Please copy, word for word, the line holding "sample: Multiciliated cells" and each line that follows it through the end of the entries, omitting any pictures.

• **Extracted data**:
—————

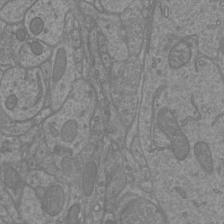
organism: Mouse
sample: Cortical neurons
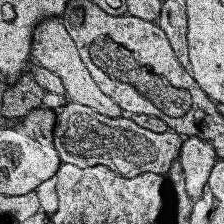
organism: Human
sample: Temporal Lobe
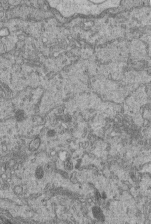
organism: Human
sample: Retinal organoid Rod and Cone cells
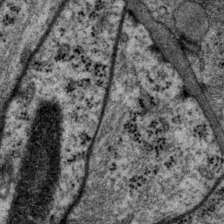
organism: P. pacificus
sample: Pharynx
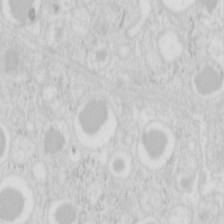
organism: Mouse
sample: Pancreas
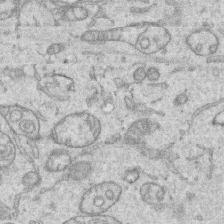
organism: Human
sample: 1205lu cells
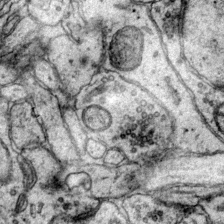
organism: Mouse
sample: Primary visual cortex
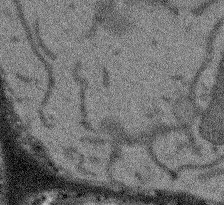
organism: Arabidopsis thaliana
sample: Root tip
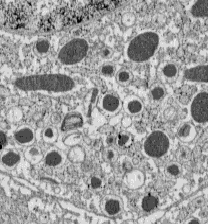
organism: C57BL Mouse
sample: Pancreatic islet
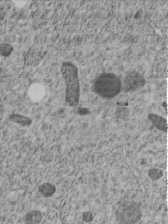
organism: C. elegans
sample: C. elegans embryo early stage
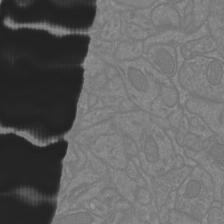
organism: Mouse
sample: Cortical neurons
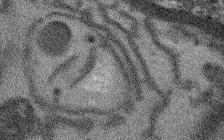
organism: Arabidopsis thaliana
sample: Root tip
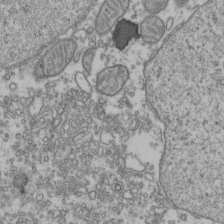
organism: Human
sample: Activated Jurkat CD4+ T cells
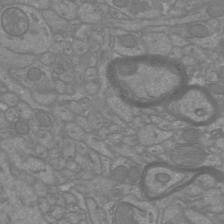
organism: Mouse
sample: Cortical neurons
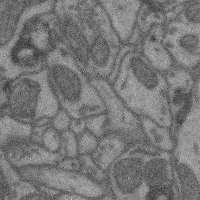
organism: Mouse
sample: Cerebral cortex
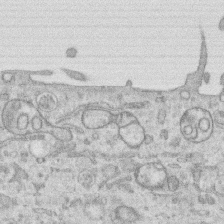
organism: Human
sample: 1205lu cells
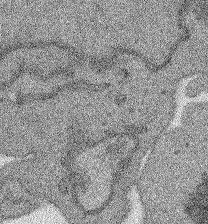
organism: Human
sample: HeLa cells
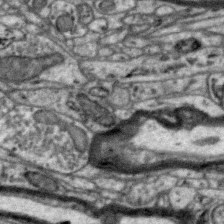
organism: Zebra finch
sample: Brain
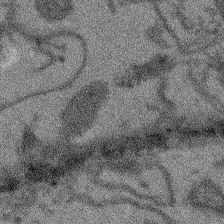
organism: Arabidopsis thaliana
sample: Root tip
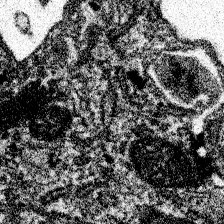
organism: Spongilla lacustris
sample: Neuroid cell
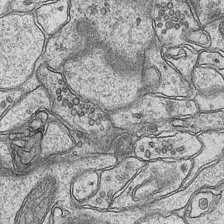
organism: Mouse
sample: CA1 Hippocampus
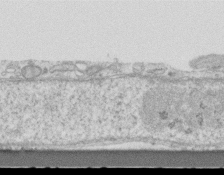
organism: Mouse
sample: Centriole in ependymal cells
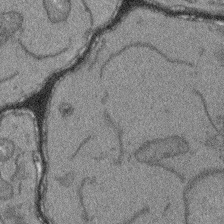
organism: Arabidopsis thaliana
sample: Root tip
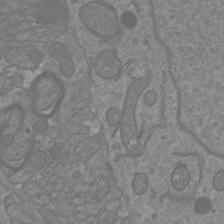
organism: Mouse
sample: Cortical neurons
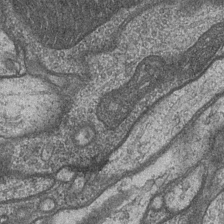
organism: Drosophila
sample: Optic medulla
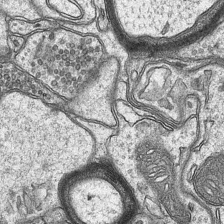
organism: Mouse
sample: CA1 Hippocampus
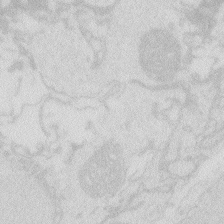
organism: Zebrafish
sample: Macrophage
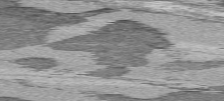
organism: C57BL Mouse
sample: Heart
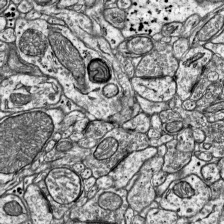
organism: Mouse
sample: Visual Cortex
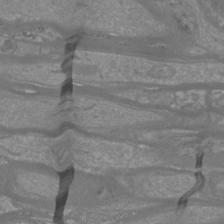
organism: Mouse
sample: Cortical neurons
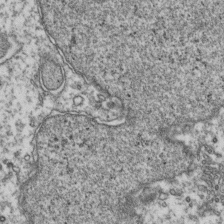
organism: Human
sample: Activated Jurkat CD4+ T cells
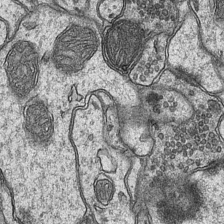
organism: Mouse
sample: CA1 Hippocampus
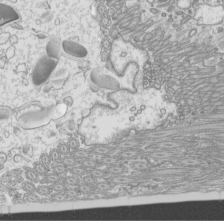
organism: Mouse
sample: Cilia; mouse epididymis
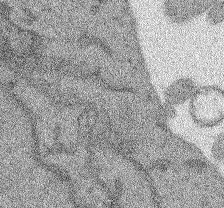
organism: Human
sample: HeLa cells
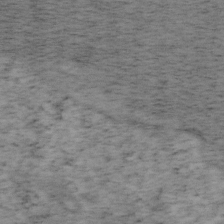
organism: Mouse
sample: OT-I killer T cells with ID8 ovarian cancer cells
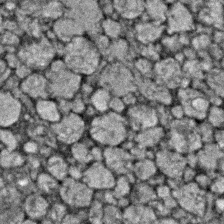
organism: Zebrafish
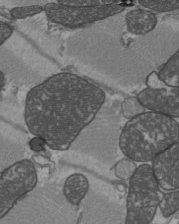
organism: C57BL Mouse
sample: Heart
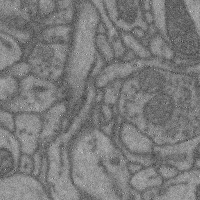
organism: Mouse
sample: Cerebral cortex
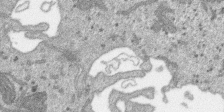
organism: Human
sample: Lung epithelial cells infected with SARS-CoV-2
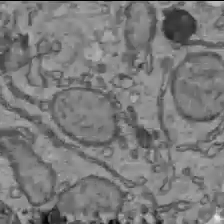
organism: C57BL Mouse
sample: Liver
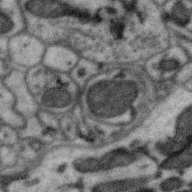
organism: Zebra finch
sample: Brain
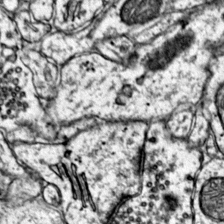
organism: Mouse
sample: Primary visual cortex
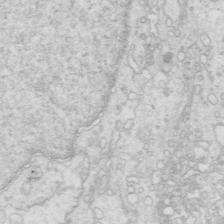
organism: Mouse
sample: Multiciliated cells
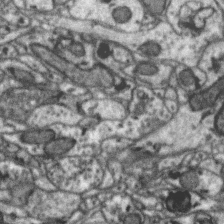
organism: Zebra finch
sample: Brain
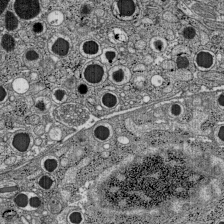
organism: C57BL Mouse
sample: Pancreatic islet
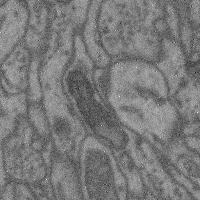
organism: Mouse
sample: Cerebral cortex
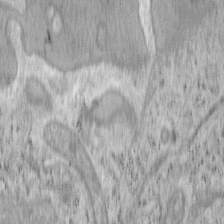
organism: Human
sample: HeLa cells
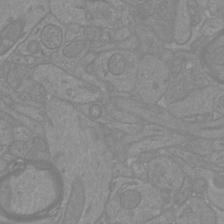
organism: Mouse
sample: Cortical neurons
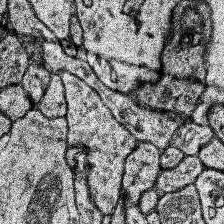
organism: Human
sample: Temporal Lobe
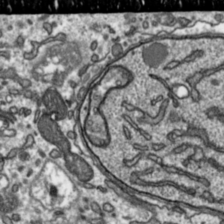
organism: Toxoplasma gondii
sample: Parasites in a vacuole inside a host cell
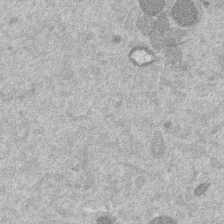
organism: Mouse
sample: Dividing mouse embryo 1 cell stage
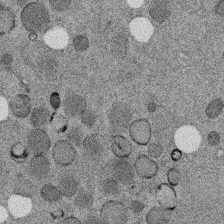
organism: C. elegans
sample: C. elegans embryo early stage
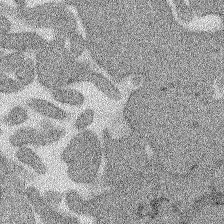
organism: Human
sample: HeLa cells
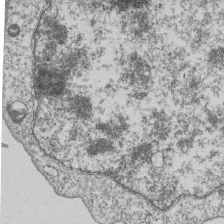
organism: Human
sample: MDA-MB-231 cells
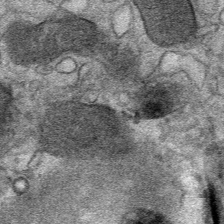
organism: Mouse
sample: Mouse Salivary gland
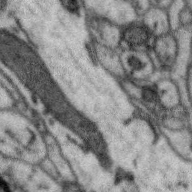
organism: Zebra finch
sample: Brain
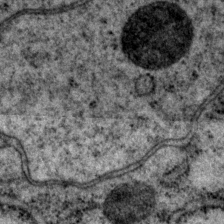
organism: P. pacificus
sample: Pharynx
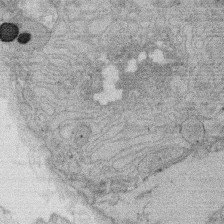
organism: Rat
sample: Salivary granule
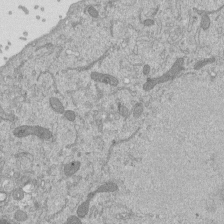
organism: Mouse
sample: ED-1 cell nuclei; centrioles
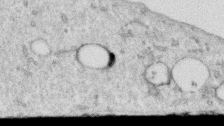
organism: Human
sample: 1205lu cells
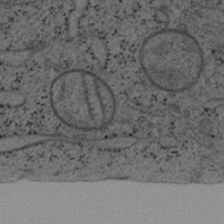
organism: Human
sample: HeLa cells
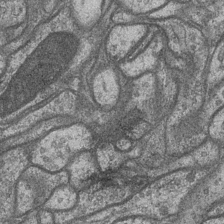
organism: Drosophila
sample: Optic medulla
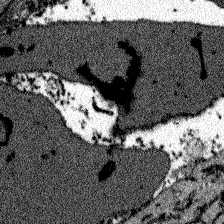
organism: Zebrafish
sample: Larval olfactory bulb
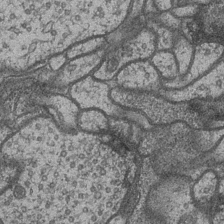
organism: Drosophila
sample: Optic medulla
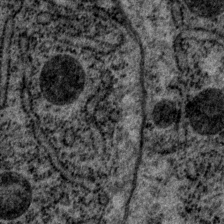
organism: P. pacificus
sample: Pharynx
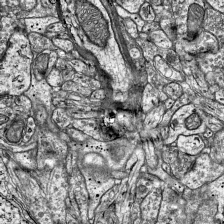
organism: Mouse
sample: Visual Cortex
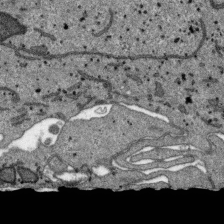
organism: Human
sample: Lung epithelial cells, uninfected (mock) control
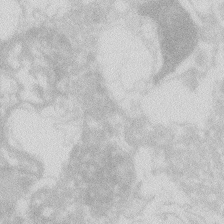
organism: Zebrafish
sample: Macrophage
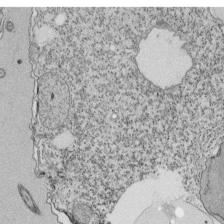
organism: Tetrahymena
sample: Cilia in tetrahymena
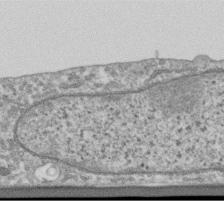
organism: Human
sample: Centriole in RPE cells
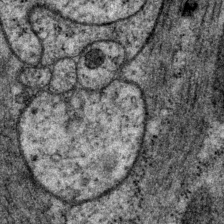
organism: P. pacificus
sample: Pharynx
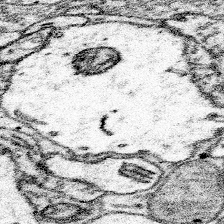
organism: Mouse
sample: Somatosensory cortex neuropil
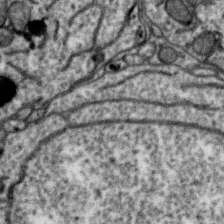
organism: Zebra finch
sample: Brain
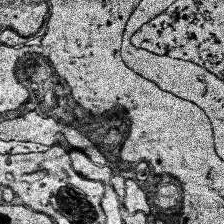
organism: Human
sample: Temporal Lobe
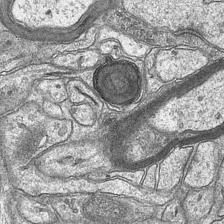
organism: Mouse
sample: CA1 Hippocampus
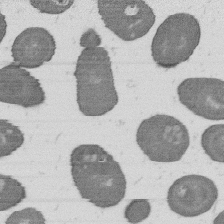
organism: B. subtilis
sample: Bacterial spore
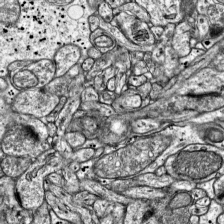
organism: Mouse
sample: Visual Cortex
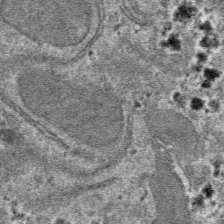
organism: Mouse
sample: Mouse hepatocytes
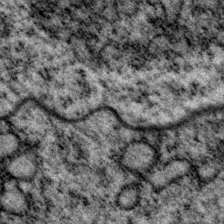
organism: P. pacificus
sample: Pharynx
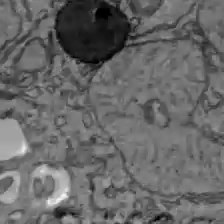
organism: C57BL Mouse
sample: Liver
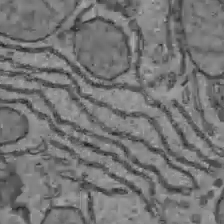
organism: C57BL Mouse
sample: Liver
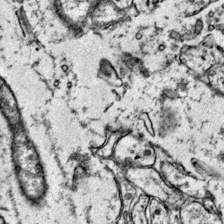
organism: Mouse
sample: Primary visual cortex
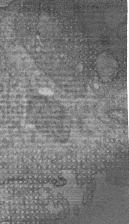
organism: Human
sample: Retinal organoid Rod and Cone cells
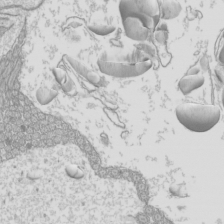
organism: Mouse
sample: Cilia; mouse epididymis
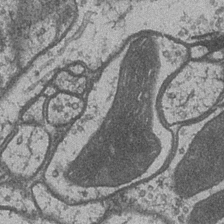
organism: Drosophila
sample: Optic medulla
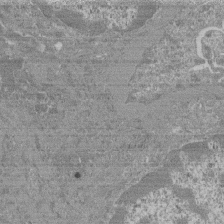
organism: Mouse
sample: Glomerulus
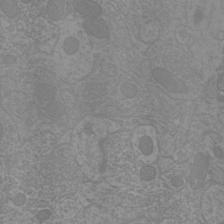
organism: Mouse
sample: Cortical neurons
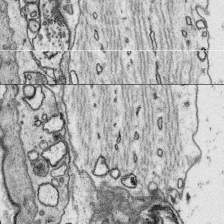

—————

• **Answer to this exercise**:
sample: Multiciliated cells
organism: Zebra finch
sample: Brain
organism: C57BL Mouse
sample: Pancreatic islet
organism: Mouse
sample: Cerebral cortex
organism: Human
sample: HeLa cells
organism: Mouse
sample: Cortical neurons
organism: Human
sample: Temporal Lobe
organism: Toxoplasma gondii
sample: Parasites in a vacuole inside a host cell
organism: Mouse
sample: Dividing mouse embryo 1 cell stage
organism: C. elegans
sample: C. elegans embryo early stage
organism: Human
sample: HeLa cells
organism: Human
sample: MDA-MB-231 cells
organism: Mouse
sample: Mouse Salivary gland
organism: Zebra finch
sample: Brain
organism: P. pacificus
sample: Pharynx
organism: Rat
sample: Salivary granule
organism: Mouse
sample: ED-1 cell nuclei; centrioles
organism: Human
sample: 1205lu cells
organism: Human
sample: HeLa cells
organism: Drosophila
sample: Optic medulla
organism: Zebrafish
sample: Larval olfactory bulb
organism: Drosophila
sample: Optic medulla
organism: P. pacificus
sample: Pharynx
organism: Mouse
sample: Visual Cortex
organism: Human
sample: Lung epithelial cells, uninfected (mock) control
organism: Zebrafish
sample: Macrophage
organism: Tetrahymena
sample: Cilia in tetrahymena
organism: Human
sample: Centriole in RPE cells
organism: P. pacificus
sample: Pharynx
organism: Mouse
sample: Somatosensory cortex neuropil
organism: Zebra finch
sample: Brain
organism: Human
sample: Temporal Lobe
organism: Mouse
sample: CA1 Hippocampus
organism: B. subtilis
sample: Bacterial spore
organism: Mouse
sample: Visual Cortex
organism: Mouse
sample: Mouse hepatocytes
organism: P. pacificus
sample: Pharynx
organism: C57BL Mouse
sample: Liver
organism: C57BL Mouse
sample: Liver
organism: Mouse
sample: Primary visual cortex
organism: Human
sample: Retinal organoid Rod and Cone cells
organism: Mouse
sample: Cilia; mouse epididymis
organism: Drosophila
sample: Optic medulla
organism: Mouse
sample: Glomerulus
organism: Mouse
sample: Cortical neurons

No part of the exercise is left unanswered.